On selling.
It’s been a while since I’ve posted because of medical problems, but here I am again.
As I wrote over and over again in the Knowledgebase, I feel that selling when appropriate, instead of holding on and hoping for a turnaround, or trying to wait “until it gets back to my purchase price”, is one of the most important things that you can do in investing. Even if the stock does eventually come back three, four, or five years later, because of the opportunity cost.
And I almost never, ever, EVER, sell out because a stock has gone up, although I might trim a little, especially if the position has gotten too large.

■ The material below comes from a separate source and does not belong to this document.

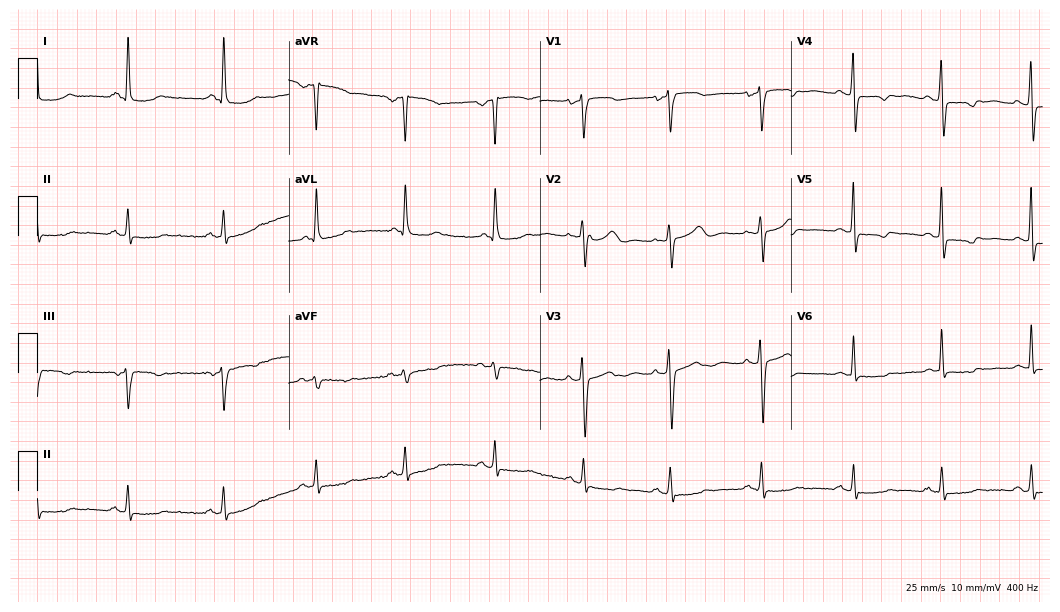
Standard 12-lead ECG recorded from a female, 50 years old. None of these six findings is recorded: first-degree AV block, right bundle branch block (RBBB), left bundle branch block (LBBB), sinus bradycardia, atrial fibrillation (AF), sinus tachycardia. Findings outside these six are not listed.

I was reminded of this after Bert Hochfeld mentioned Fastly (not a recommendation, just a mention) in a recent article. It reminded me of exiting Fastly a number of years ago. It and Cloudflare had similar products at the time, and after a quarter in which Cloudflare reported seven or eight hundred new customers, and Fastly reported ten new customers in the quarter, I exited. A lot of others did too, but we were literally attacked by a couple of board members who insisted that Fastly had by far the better technology and would win out in the end, and who were loading up on Fastly shares. I don’t remember the exact price I exited at but Fastly had reached a high in 2020 of about $127 and is now at a price of less than $9. (Numbers of new customers above are from my memory and are not exact, I didn’t look them up.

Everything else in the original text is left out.